Question

Prove that all 4 sides of rhombus are equal

Answer 1

You can use the following six methods to prove that a quadrilateral is a rhombus. The last three methods in this list require that you first show (or be given) that the quadrilateral in question is a parallelogram:

If all sides of a quadrilateral are congruent, then it’s a rhombus (reverse of the definition).

If the diagonals of a quadrilateral bisect all the angles, then it’s a rhombus (converse of a property).

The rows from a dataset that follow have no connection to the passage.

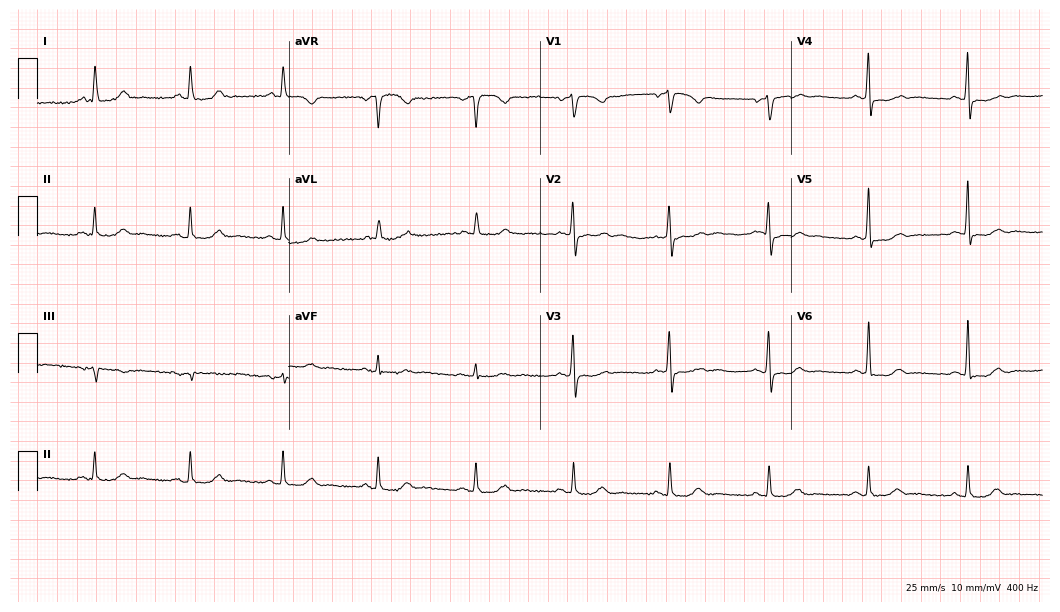
12-lead ECG from a woman, 70 years old (10.2-second recording at 400 Hz). Recorded interpretation: within normal limits.
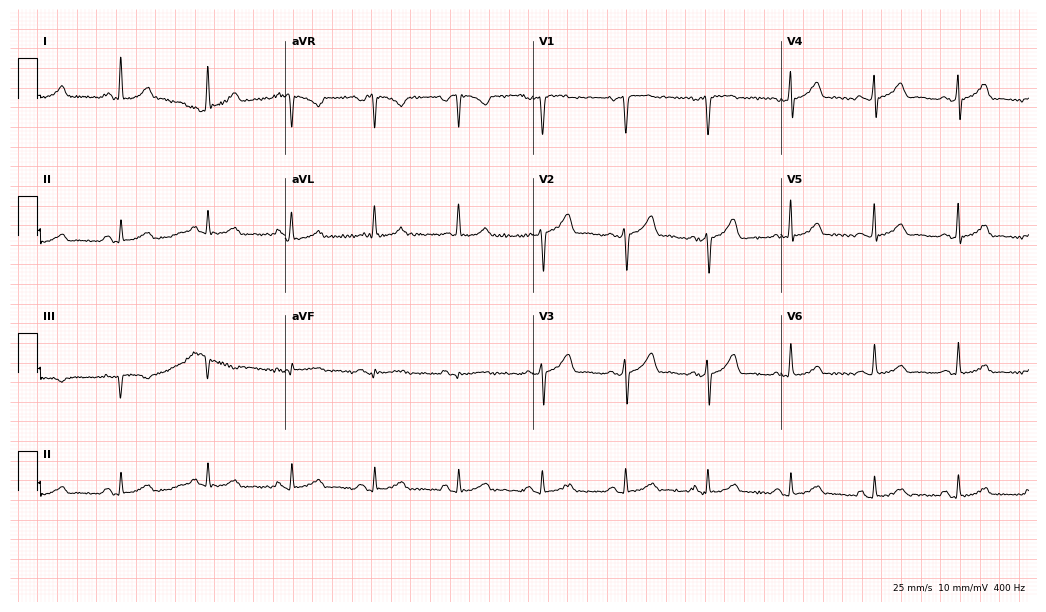
Electrocardiogram, a woman, 48 years old. Overall reading on record: normal ECG.
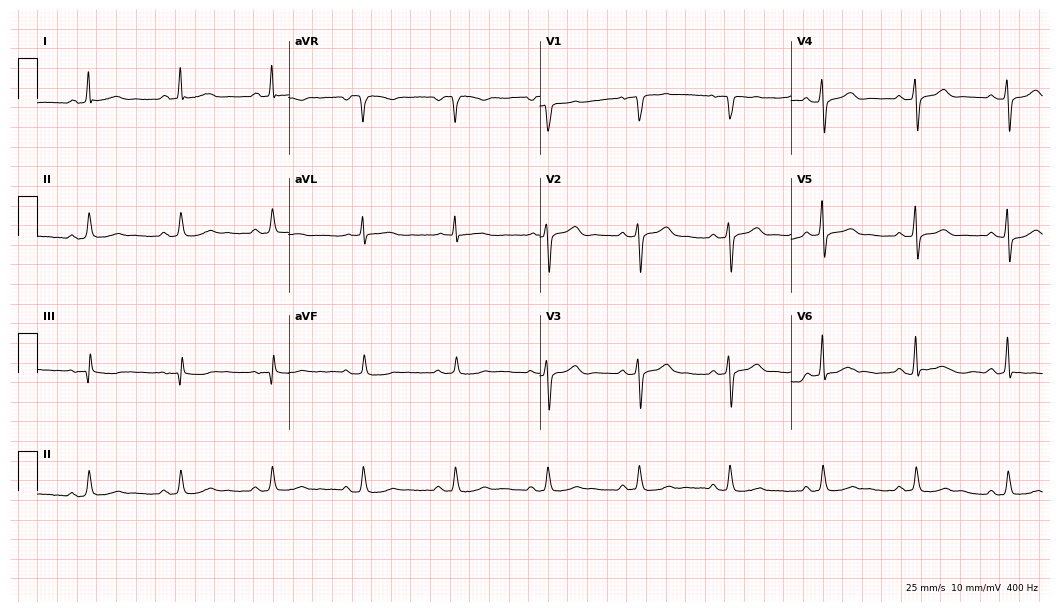
Resting 12-lead electrocardiogram (10.2-second recording at 400 Hz). Patient: a male, 62 years old. None of these six findings is recorded: first-degree AV block, right bundle branch block, left bundle branch block, sinus bradycardia, atrial fibrillation, sinus tachycardia. Findings outside these six are not listed.

If the diagonals of a quadrilateral are perpendicular bisectors of each other, then it’s a rhombus (converse of a property).

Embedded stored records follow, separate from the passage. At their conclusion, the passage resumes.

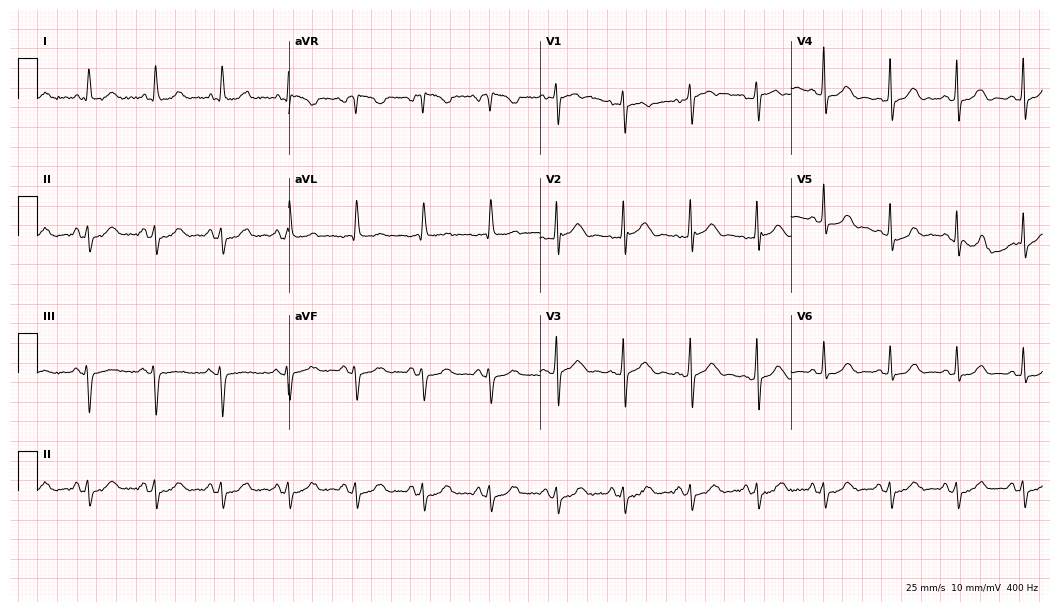
ECG — a 76-year-old woman. Screened for six findings — first-degree AV block, right bundle branch block, left bundle branch block, sinus bradycardia, atrial fibrillation, sinus tachycardia — none is recorded. Other findings, if any, are not listed.
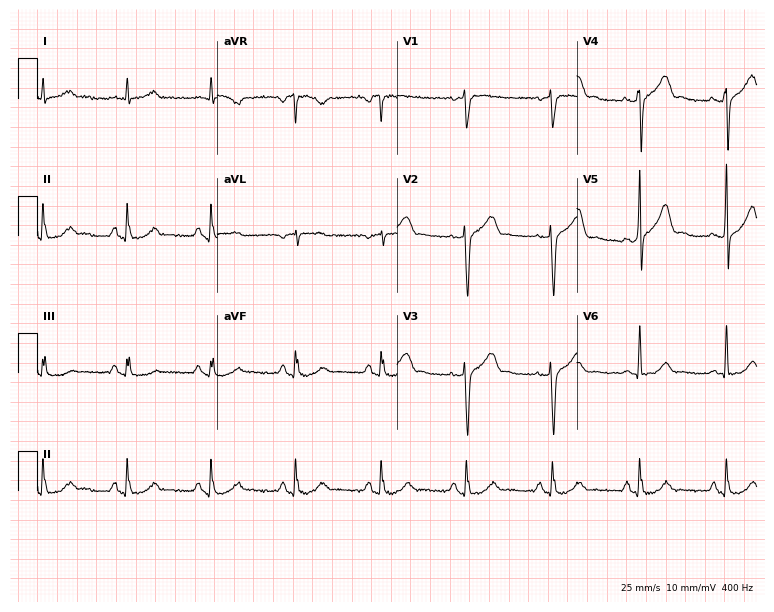
12-lead ECG from a male, 56 years old. Labelled as a normal ECG.
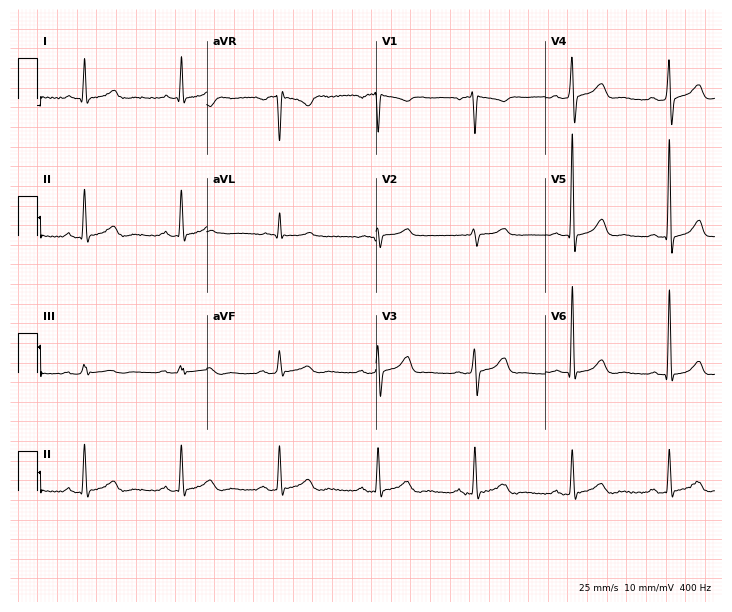
Electrocardiogram, a male patient, 70 years old. Overall reading on record: normal ECG.

Tip: To visualize this one, take two pens or pencils of different lengths and make them cross each other at right angles and at their midpoints. Their four ends must form a diamond shape — a rhombus.

If two consecutive sides of a parallelogram are congruent, then it’s a rhombus (neither the reverse of the definition nor the converse of a property).

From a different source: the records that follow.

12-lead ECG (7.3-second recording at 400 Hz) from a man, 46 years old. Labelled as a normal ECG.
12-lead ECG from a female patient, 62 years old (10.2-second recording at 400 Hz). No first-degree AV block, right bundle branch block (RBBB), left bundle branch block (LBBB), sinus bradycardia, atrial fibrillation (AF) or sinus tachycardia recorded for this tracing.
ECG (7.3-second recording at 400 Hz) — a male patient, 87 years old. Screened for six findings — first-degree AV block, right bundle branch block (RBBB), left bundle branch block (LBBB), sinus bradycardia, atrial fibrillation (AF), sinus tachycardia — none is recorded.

If either diagonal of a parallelogram bisects two angles, then it’s a rhombus (neither the reverse of the definition nor the converse of a property).

If the diagonals of a parallelogram are perpendicular, then it’s a rhombus (neither the reverse of the definition nor the converse of a property).

Here’s a rhombus proof for you. Try to come up with a game plan before reading the two-column proof.

Answer 2

All 4 sides of rhombus are equal.

• Given: Let ABCD be a rohmbus.

• To prove: AB=BC=CD=AD

• Proof: In ∆ABC and ∆ACD,

angleACB=angleCAD and

angleACD=angleCAB (Alternate interior angle)

AC=AC (common)

• Therefore, by ASA congruence

∆ABC is congruent to∆ACD

• So, AB=CD and BC=AD _(i)

• We know that the diagonal of rhombus bisects each other at 90°.

•Let AC and BD bisect at O.

• In ∆AOB and ∆BOC,

angleAOB=angleBOC=90°

AO=OC

BO=BO (common)

• Therefore, by SAS congruence

∆AOB is congruent to ∆BOC.

• So, AB=BC _(ii)

• From (i) and (ii),

AB=BC=CD=AD

• Hence, all 4 sides of rhombus are equal.